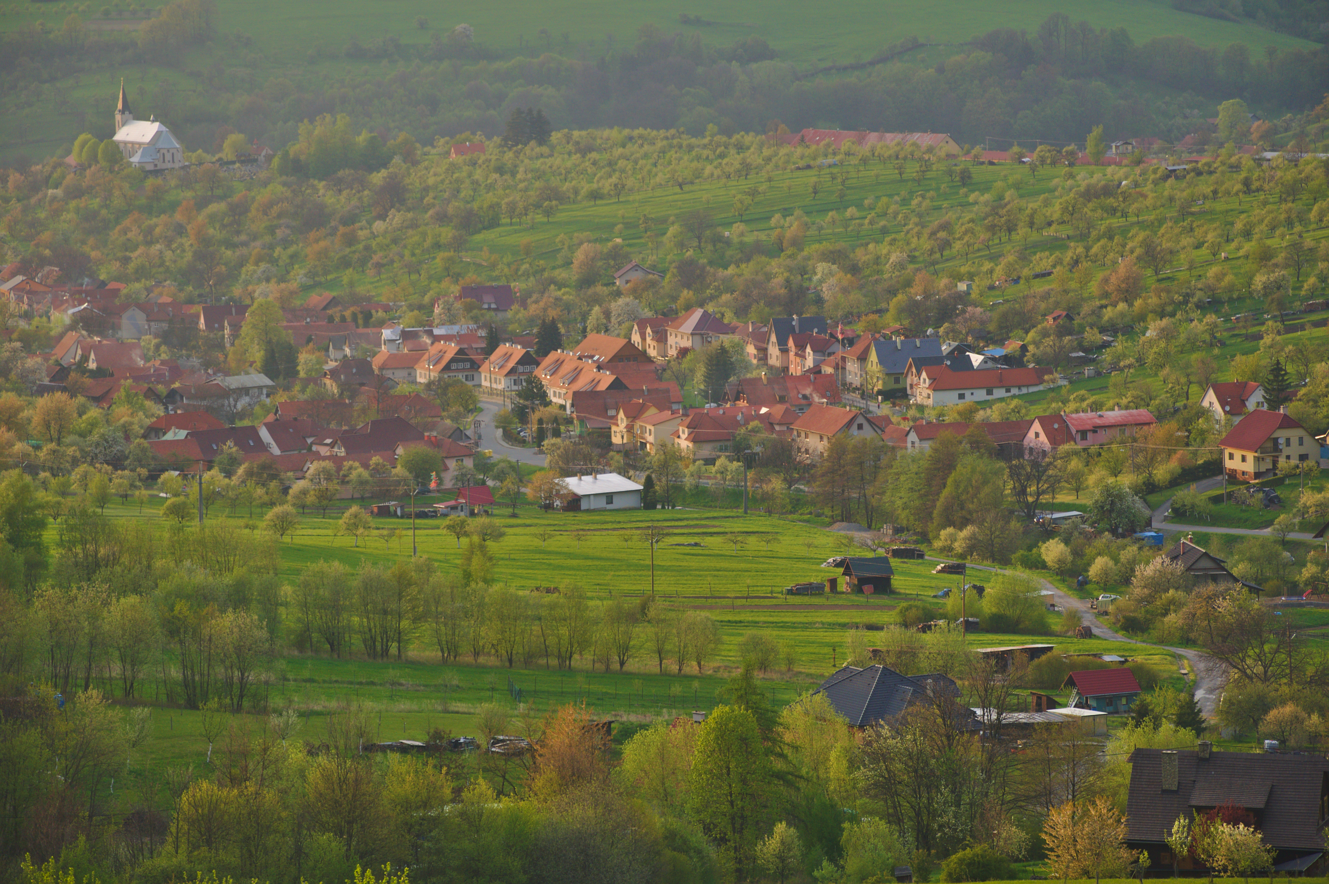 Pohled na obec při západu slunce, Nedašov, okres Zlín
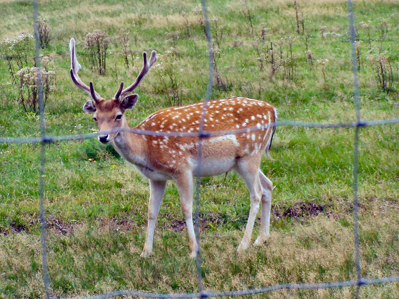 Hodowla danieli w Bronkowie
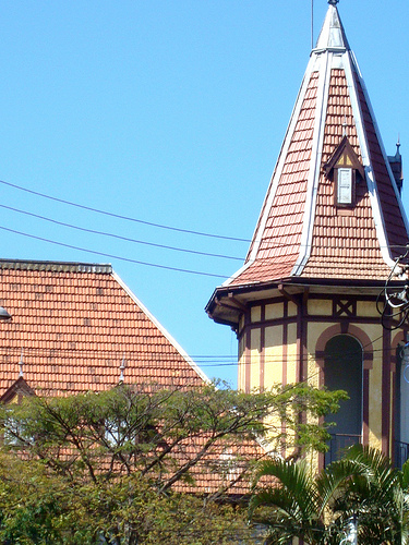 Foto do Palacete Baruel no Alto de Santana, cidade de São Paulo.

^^^^^^^^

## WORK ITEM
Could you give all of the data again exactly as written, omitting any pictures?

## REPLY
 Pohled na obec při západu slunce, Nedašov, okres Zlín
 Hodowla danieli w Bronkowie
 Foto do Palacete Baruel no Alto de Santana, cidade de São Paulo.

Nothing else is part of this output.